• [WHAT IS BEING ASKED]:
Please write out the listing exactly, leaving each picture out.

|---|

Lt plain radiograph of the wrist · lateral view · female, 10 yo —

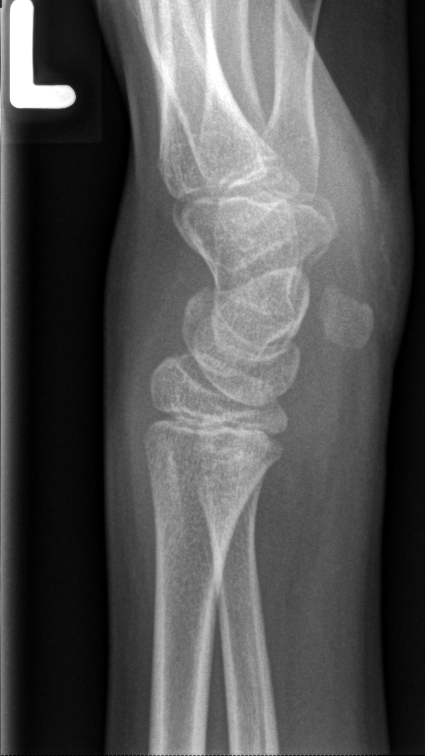

* Reduced bone mineral density.
* No Fx annotated.
* Soft tissue abnormality — (left=99, top=169, right=196, bottom=571).
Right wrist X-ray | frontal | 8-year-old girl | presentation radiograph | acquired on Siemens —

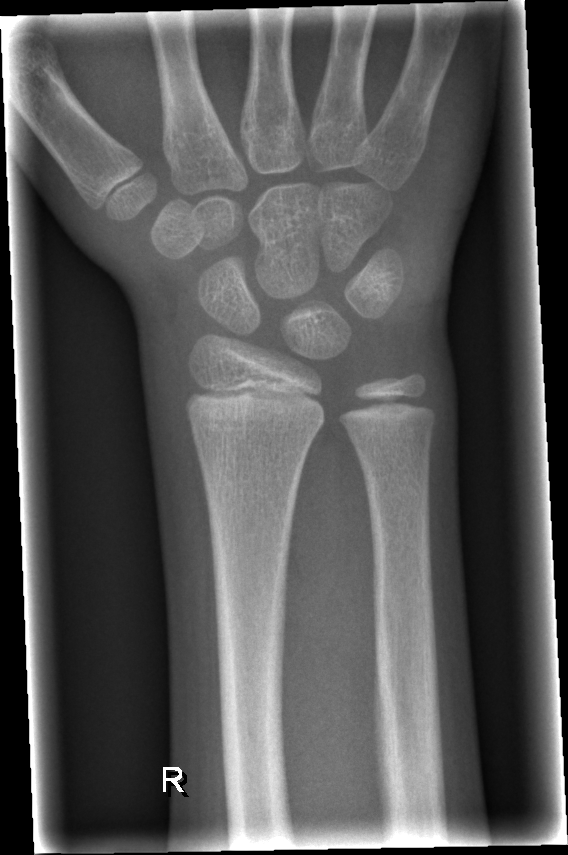

Fx: none.
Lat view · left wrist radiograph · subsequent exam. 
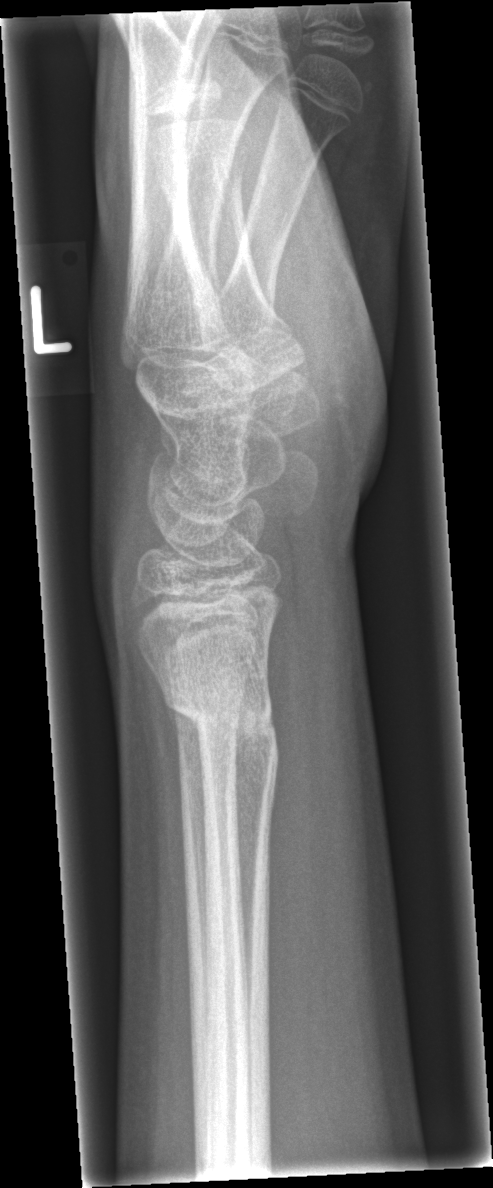
Fx: [157, 657, 284, 813]
AO classification: 23r-M/3.1; 23u-E/7
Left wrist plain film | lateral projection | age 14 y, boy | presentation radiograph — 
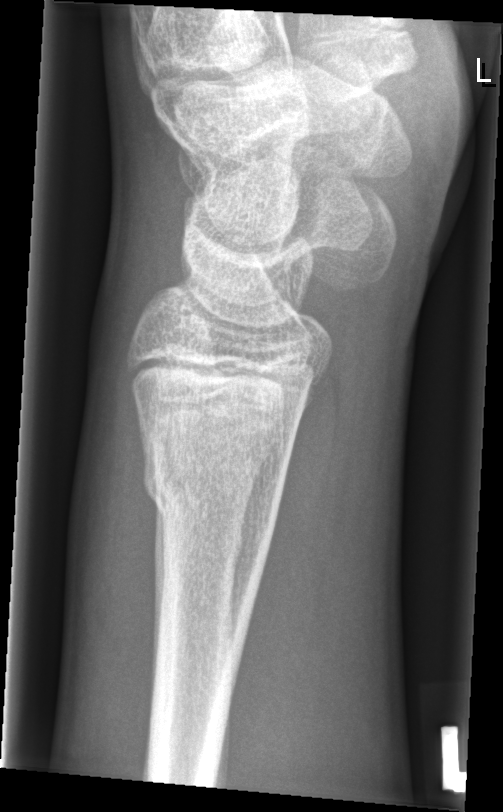 Q: Fracture present?
A: One Fx at (140, 445, 285, 511)
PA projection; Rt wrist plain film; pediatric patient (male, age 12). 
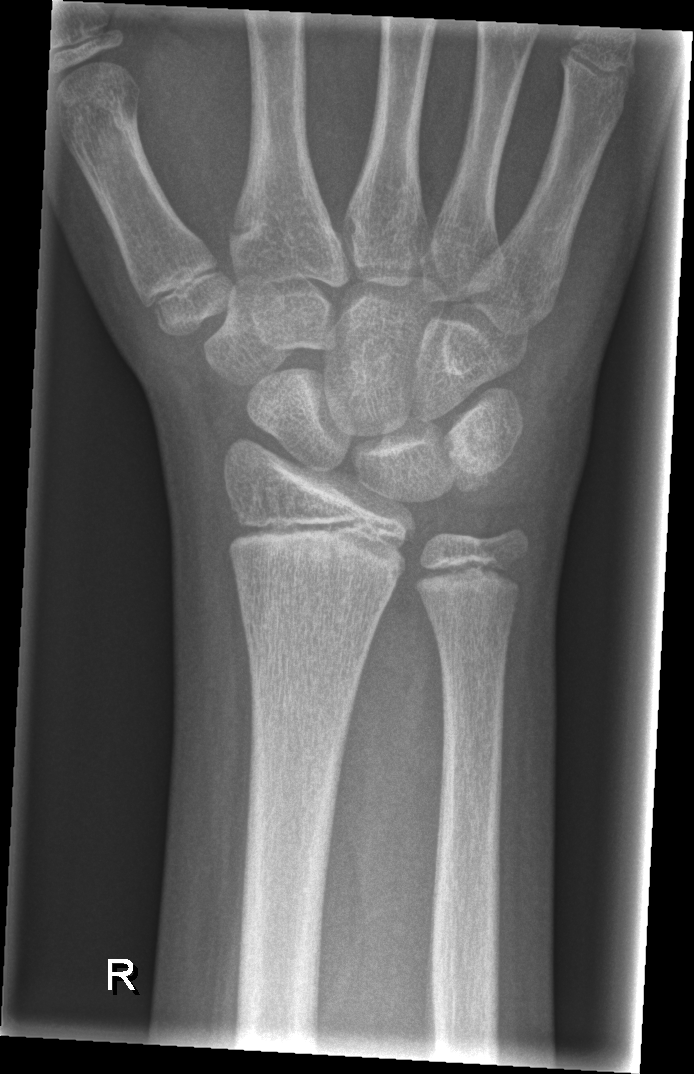

{
  "fracture": "none labeled"
}

|---|

• [TASK OUTPUT]:
Lt plain radiograph of the wrist · lateral view · female, 10 yo —


* Reduced bone mineral density.
* No Fx annotated.
* Soft tissue abnormality — (left=99, top=169, right=196, bottom=571).
Right wrist X-ray | frontal | 8-year-old girl | presentation radiograph | acquired on Siemens —


Fx: none.
Lat view · left wrist radiograph · subsequent exam. 
Fx: [157, 657, 284, 813]
AO classification: 23r-M/3.1; 23u-E/7
Left wrist plain film | lateral projection | age 14 y, boy | presentation radiograph — 
 Q: Fracture present?
A: One Fx at (140, 445, 285, 511)
PA projection; Rt wrist plain film; pediatric patient (male, age 12). 

{
  "fracture": "none labeled"
}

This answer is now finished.